2 . The device of claim 1 , further comprising:
a metal electrode coupled to the body contact silicide region; a semiconductor substrate, wherein the first layer is an epitaxial layer formed on the semiconductor substrate; an interlevel dielectric in contact with the gate silicide region, the body contact silicide region, and in contact with the metal electrode; a source region formed in the first layer; and a body region formed in the first layer and that at least substantially includes the body contact region and the source region.
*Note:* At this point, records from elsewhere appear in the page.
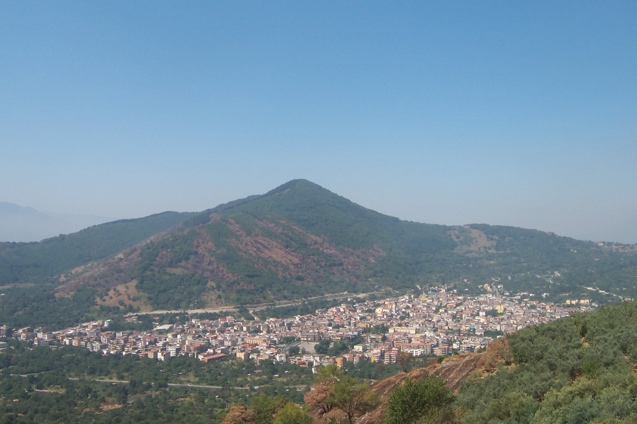 Siano, vista dalla sella della Madonna del Carmine di Bracigliano
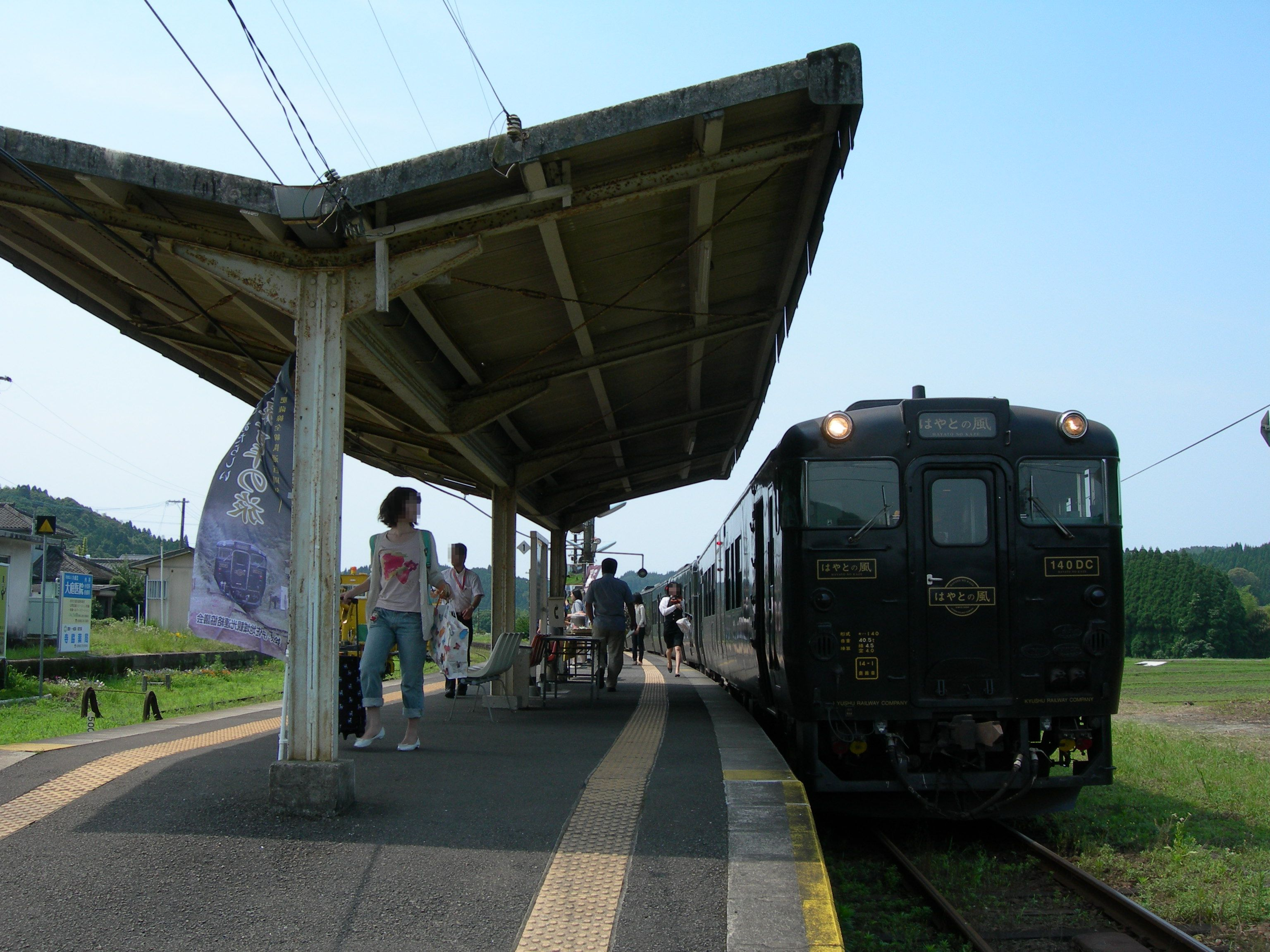 霧島温泉駅プラットホーム
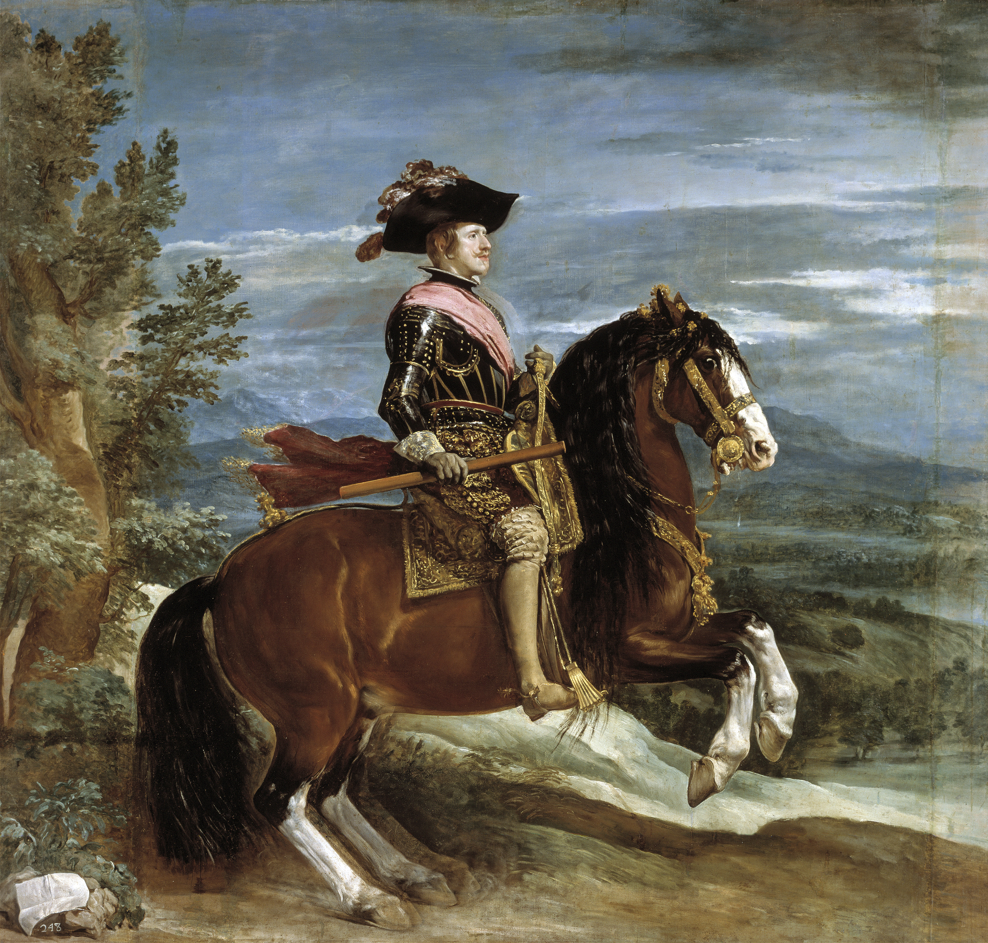 Retrato ecuestre del rey Felipe IV de España (1601-1665), que fue hijo del rey Felipe III de España y de la reina Margarita de Austria.
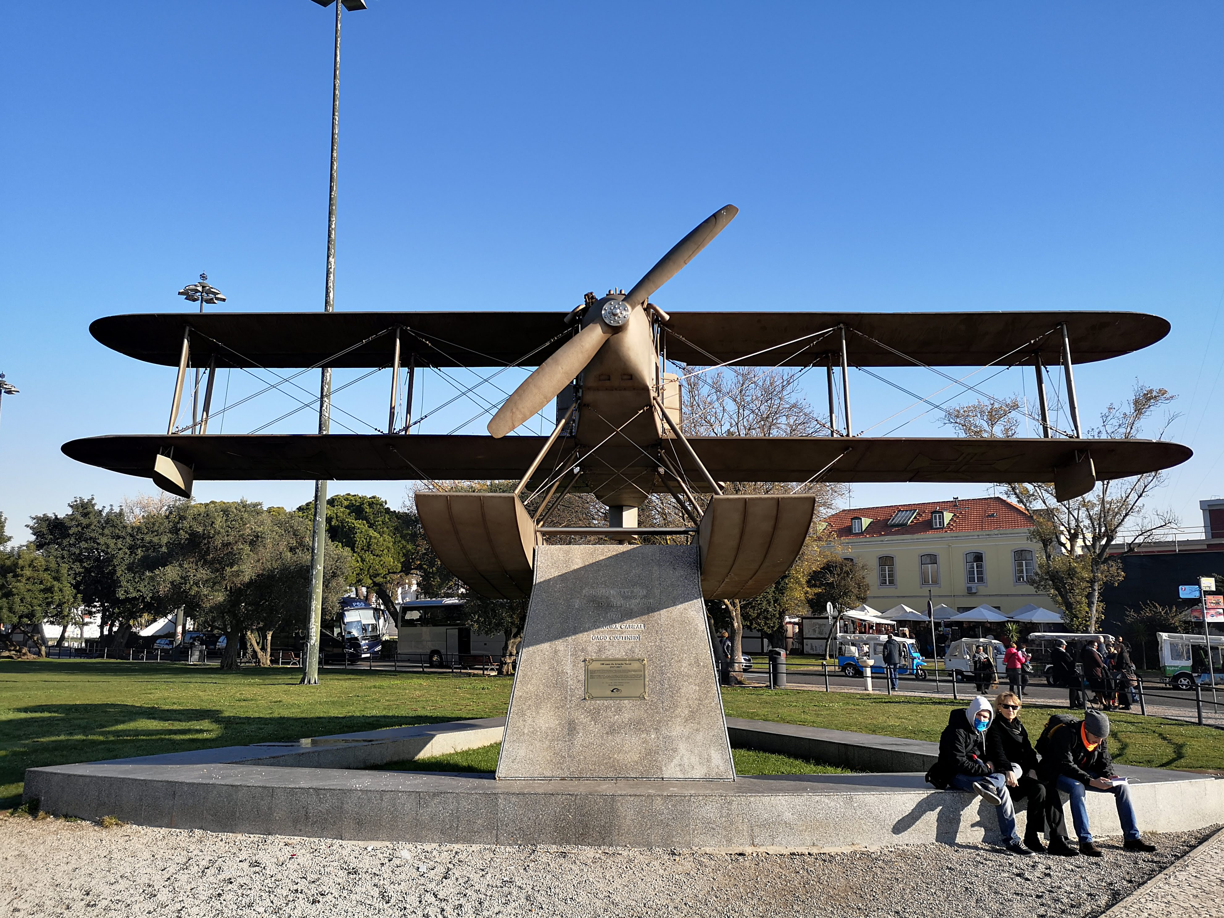 Belem (Lisbona) - monumento a Sacadura Cabral and Gago Coutinho
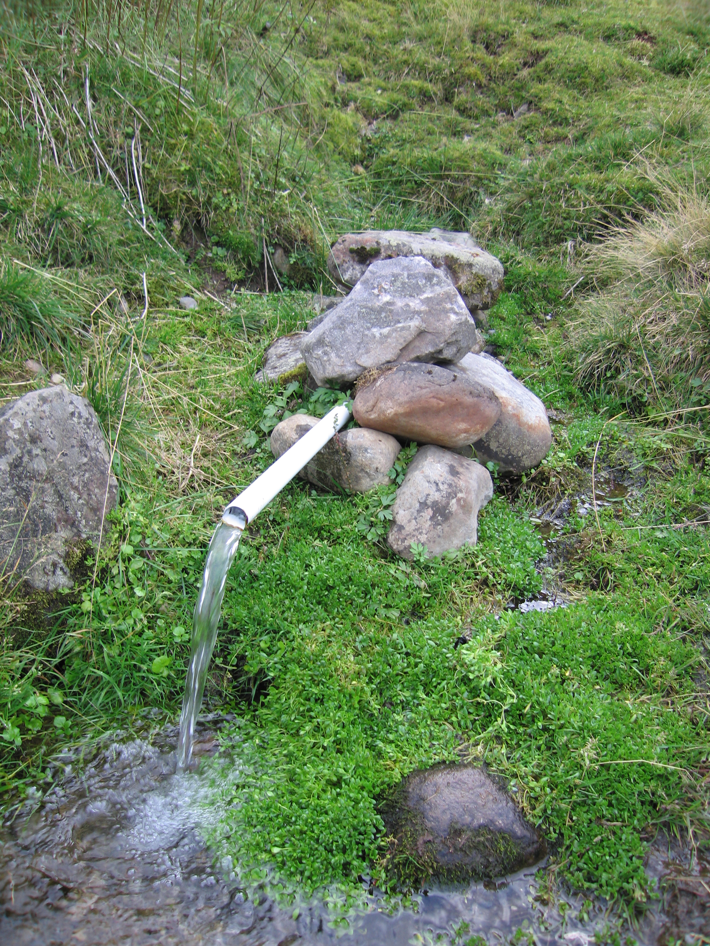 Kilde i Åstadalen, Hedmark. Vannet ledes gjennom et rør for å lette tilgjengeligheten da kilden benyttes som drikkevann.
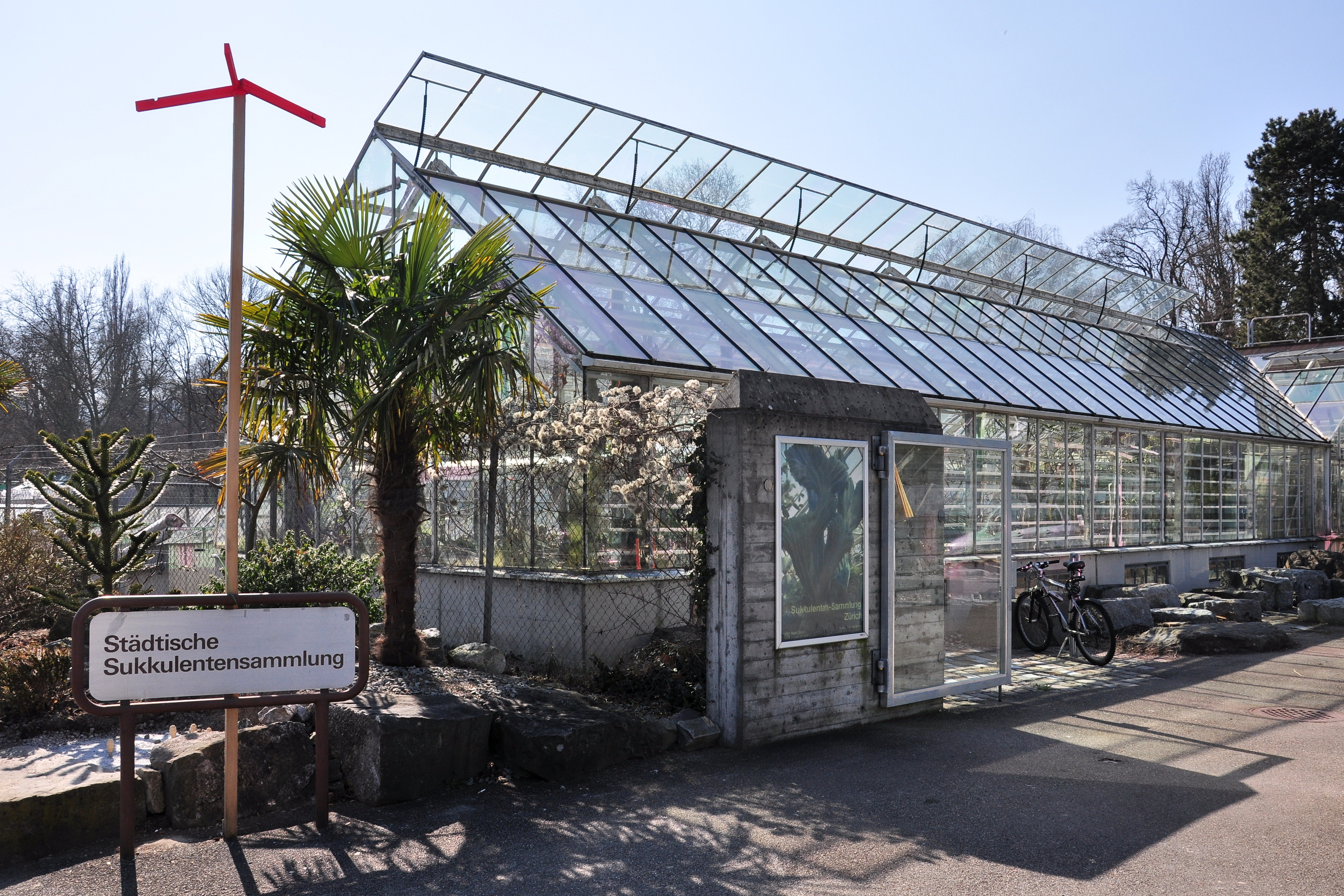 Sukkulentensammlung in Zürich (Switzerland)

3 . The device of claim 2 , wherein the first layer is an N− epitaxial layer, the gate region is formed of polysilicon, the body contact region is a P+ implant region, the body region is a P-body implant region, and the source region is an N+ source implant region.
4 . The device of claim 1 , wherein each of the gate region and the gate silicide region is an annular region.
5 . The device of claim 1 , wherein the sidewall spacer is formed from a conformal layer of silicon dioxide or silicon nitride.
6 . The device of claim 1 , wherein the device is at least one of an N-channel or P-channel device having a planer gate structure.
7 . The device of claim 1 , wherein the device is at least one of a metal oxide semiconductor field effect transistor (MOSFET), an insulated gate bipolar transistor (IGBT), a superjunction MOSFET, a vertical double-diffused metal oxide semiconductor (VDMOS) device, or a vertical metal oxide semiconductor (VMOS) device.
8 . The device of claim 1 , wherein the gate silicide region is at least substantially self-aligned to the sidewall spacer, and wherein the body contact region is self-aligned to the sidewall spacer and was implanted with a dose in the range of 1×10 14 cm −2 to 1×10 16 cm −2 , and with an energy in the range of 100 keV to 200 keV.
9 . A power device, comprising:
a semiconductor substrate; an epitaxial layer on the semiconductor substrate, the epitaxial layer having a first surface and including at least a body contact region, a source region, and a body region formed therein, wherein the body region at least substantially includes the body contact region and the source region; a gate region above the first surface and spaced apart from the epitaxial layer by a gate dielectric layer; a sidewall spacer that is at least substantially aligned between an edge of the gate region and an edge of the body contact region; a gate silicide region formed on the gate region; a body contact silicide region formed on the body contact region; and an electrode coupled to the body contact silicide region.
10 . The device of claim 9 , wherein each of the gate region and the gate silicide region is in an annular configuration about the body contact region.
11 . The device of claim 9 , wherein the device is a vertical double-diffused metal oxide semiconductor (VDMOS) device having a planer gate structure.
12 . The device of claim 9 , wherein the sidewall spacer is formed from a conformal layer of silicon dioxide or silicon nitride, wherein the gate silicide region and the body contact silicide region are at least substantially self-aligned to the sidewall spacer.
13 . The device of claim 9 , wherein the body contact region is at least substantially self-aligned to the edge of the gate region and/or the sidewall spacer.
14 . The device of claim 9 , wherein the epitaxial layer defines a trench region that extends vertically into the epitaxial layer from the first surface to a trench depth that is greater than a depth of the source region, and wherein a lateral extent of the trench region is at least substantially aligned to the sidewall spacer.
15 . The device of claim 14 , wherein the body contact silicide region is at an end of trench region that is opposite the first surface.
16 . The device of claim 14 , wherein a sidewall of the trench region is adjacent a portion of the source region and the body contact silicide is configured to form an electrical contact with the exposed portion of the source region.
17 . The device of claim 16 , wherein the source region is at least substantially self-aligned between the edge of the gate region and the sidewall of the trench region.
18 . The device of claim 14 , wherein the body contact region is at least substantially self-aligned to the recess.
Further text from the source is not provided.